- Exercise requirements
Below is a listing with pictures in it; transcribe exactly the lines from the one that has "sample: Mitochondria in U2OS cells" through the one that has "sample: Multiciliated cells", and omit those pictures.

- Extracted information
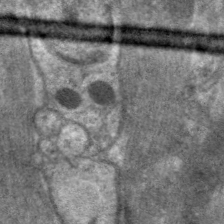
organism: C. elegans
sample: Pharynx
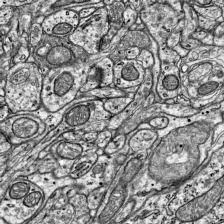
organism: Mouse
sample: Visual Cortex
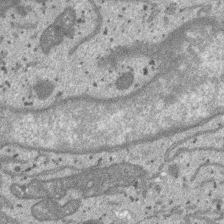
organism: Human
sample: Lung epithelial cells infected with SARS-CoV-2
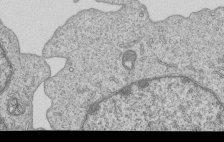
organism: Human
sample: MDA-MB-231 cells
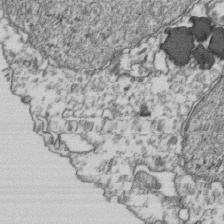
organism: Human
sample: Activated Jurkat CD4+ T cells
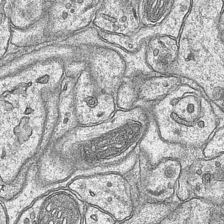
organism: Mouse
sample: CA1 Hippocampus
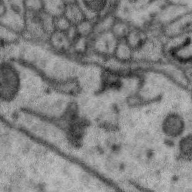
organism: Zebra finch
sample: Brain
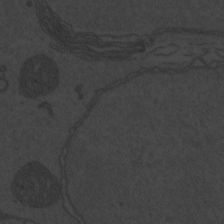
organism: Zebrafish
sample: Macrophage infected with Toxoplasma gondii
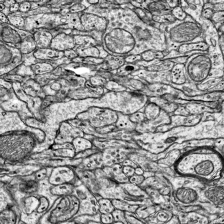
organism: Mouse
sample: Visual Cortex
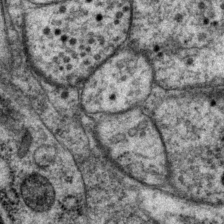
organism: P. pacificus
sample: Pharynx
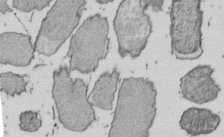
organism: E. coli
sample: Bacterial nucleoid
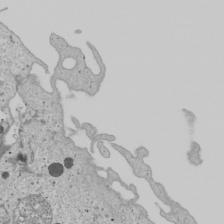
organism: Human
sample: Mitochondria in U2OS cells
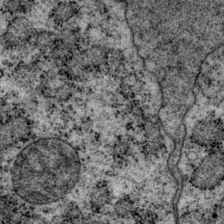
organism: P. pacificus
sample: Pharynx
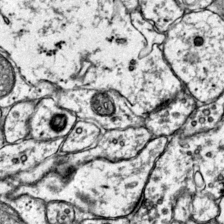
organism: Mouse
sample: Primary visual cortex
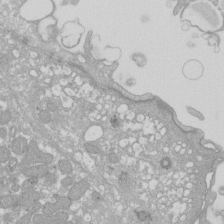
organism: Xenopus
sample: Cilia; centrioles in frog embryo cells
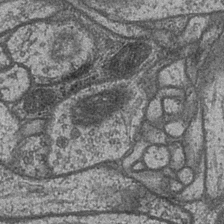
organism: Drosophila
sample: Optic medulla
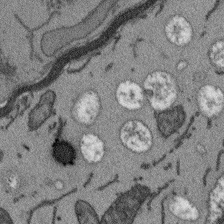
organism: Arabidopsis thaliana
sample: Root tip
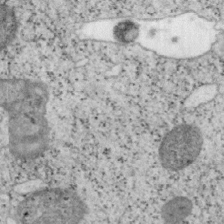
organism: Mouse
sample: OT-I killer T cells with ID8 ovarian cancer cells
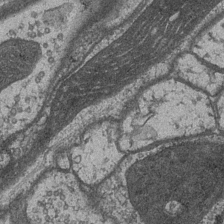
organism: Drosophila
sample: Optic medulla
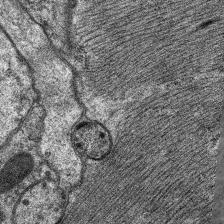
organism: C. elegans
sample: Pharynx
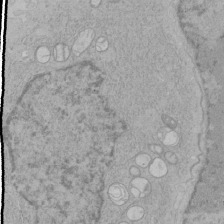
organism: Human
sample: Mitochondria in HCT116 cells
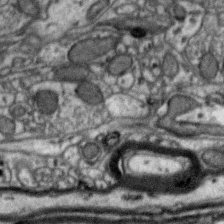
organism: Zebra finch
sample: Brain
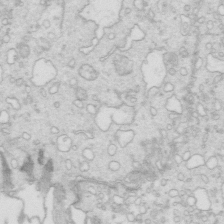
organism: Mouse
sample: Multiciliated cells
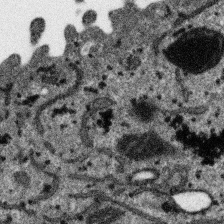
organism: Human
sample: Lung epithelial cells infected with SARS-CoV-2
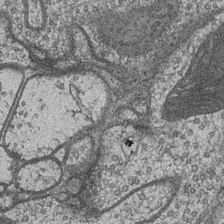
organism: Drosophila
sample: Optic medulla
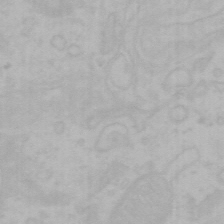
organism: Mouse
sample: Choroid plexus

- Result below
sample: Mitochondria in U2OS cells
organism: P. pacificus
sample: Pharynx
organism: Mouse
sample: Primary visual cortex
organism: Xenopus
sample: Cilia; centrioles in frog embryo cells
organism: Drosophila
sample: Optic medulla
organism: Arabidopsis thaliana
sample: Root tip
organism: Mouse
sample: OT-I killer T cells with ID8 ovarian cancer cells
organism: Drosophila
sample: Optic medulla
organism: C. elegans
sample: Pharynx
organism: Human
sample: Mitochondria in HCT116 cells
organism: Zebra finch
sample: Brain
organism: Mouse
sample: Multiciliated cells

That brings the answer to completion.